It has been produced independently by a joint effort of the APEurope Correspondents' Pool.

PART III.iii
In this section we address the issue:
What aspects of Corbyn's positions are particularly sensitive to those who end up attacking him.

CLAUSE IV


The British Strategic Review traces the development of monetarism from becoming a dominant paradigm in British macroeconomics starting in 1975 during Denis Healey's Chancellorship and this continued strengthening through all successive governments up until the present date. The remarkable issue is that both Labour and Conservative governments interspersed by 20 General Elections have both pursued the same fundamental monetary policy. Both failed to question the fact that it has been the main cause of erosion in the competitivity of the British economy. The reason the voting public are less aware of this fact is that the almost all of the rhetoric between Conservative and Labour parties and in government and opposition has seldom, if ever, sought to question monetary policy. All the parliamentary exchanges and election manifestos have been about symptoms as opposed to causes.
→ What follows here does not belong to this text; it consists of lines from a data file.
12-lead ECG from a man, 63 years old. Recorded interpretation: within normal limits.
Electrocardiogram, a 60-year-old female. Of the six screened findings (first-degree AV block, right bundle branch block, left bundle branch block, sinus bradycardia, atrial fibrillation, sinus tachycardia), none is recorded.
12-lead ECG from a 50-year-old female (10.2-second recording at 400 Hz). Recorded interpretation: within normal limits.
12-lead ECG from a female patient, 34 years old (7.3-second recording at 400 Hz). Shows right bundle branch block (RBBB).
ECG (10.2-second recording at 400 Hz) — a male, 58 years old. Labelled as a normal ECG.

The "theory" behind the holy tenets of bank rates, monetary injections debt and inflationary targets are considered to be a crystalline transparent and sophisticated logic that is well beyond the comprehension of the common person and most MPs to even attempt to question and so the fundamental structural issue is monetary policy remains safely within its temple. The problem with this statement is that most people think monetary policy is something that coasts along in the background and the important arguments lie in the field of private enterprise and nationalization issues, workers and union rights and say in business policies and the like.
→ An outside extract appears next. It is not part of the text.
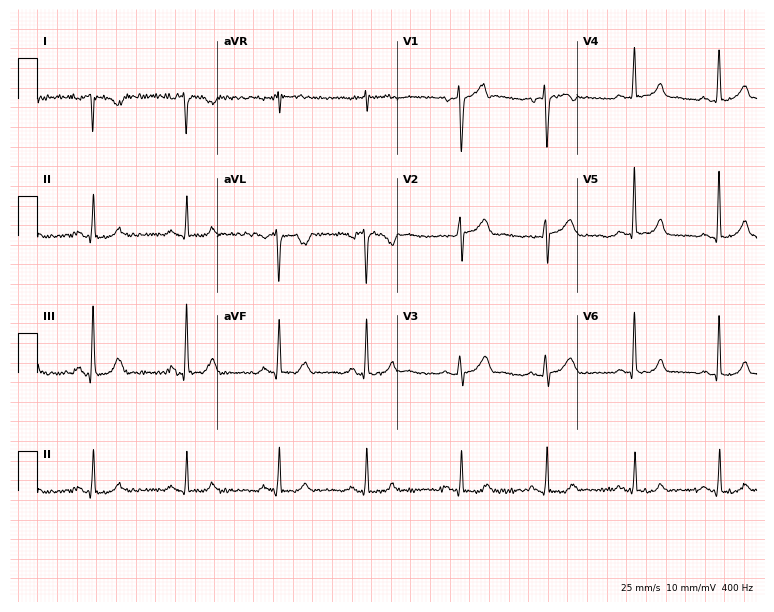
ECG — a man, 34 years old. Screened for six findings — first-degree AV block, right bundle branch block (RBBB), left bundle branch block (LBBB), sinus bradycardia, atrial fibrillation (AF), sinus tachycardia — none is recorded.
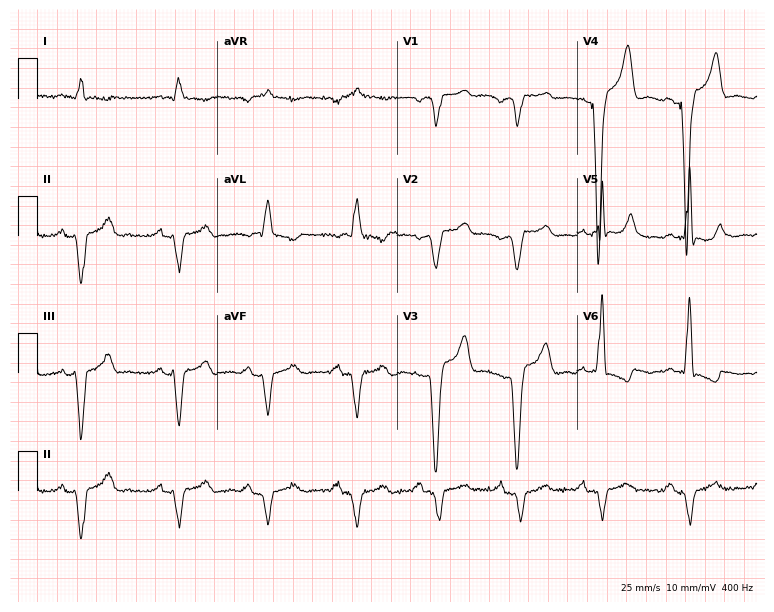
Standard 12-lead ECG recorded from a 66-year-old male (7.3-second recording at 400 Hz). The tracing shows left bundle branch block.

Clause IV of the Labour party

The original version of Clause IV, drafted by Sidney Webb of the Fabians in November 1917 and adopted by the party in 1918, read, in part 4:

"To secure for the workers by hand or by brain the full fruits of their industry and the most equitable distribution thereof that may be possible upon the basis of the common ownership of the means of production, distribution, and exchange, and the best obtainable system of popular administration and control of each industry or service."

The Clause IV moment

In 1995, Tony Blair won a controversial vote to amend what was known as Clause IV of the Labour party constitution, ending the party’s commitment to nationalization. This vote, held at the Methodist Central Hall, Westminster, where the original clause was adopted in 1918, marked a “victory” for Blair and the New Labour project. By winning the vote the Labour leader had a green light to modernize the party, making it more attractive to middle class voters ahead of the 1997 general election. Blair considered this to be a sign that radical politics was alive in a new Labour party by jettisoning its socialist past to get elected. However, people who attended the preparatory meetings with the unions who had recently gone through some violent repression by the polices under the Thatcher government were simply asked, "Do you want another ten years of Thatcher?" The visceral reaction was predictable under the understanding that just as Clause IV could be voted out so it could be voted in at some later date.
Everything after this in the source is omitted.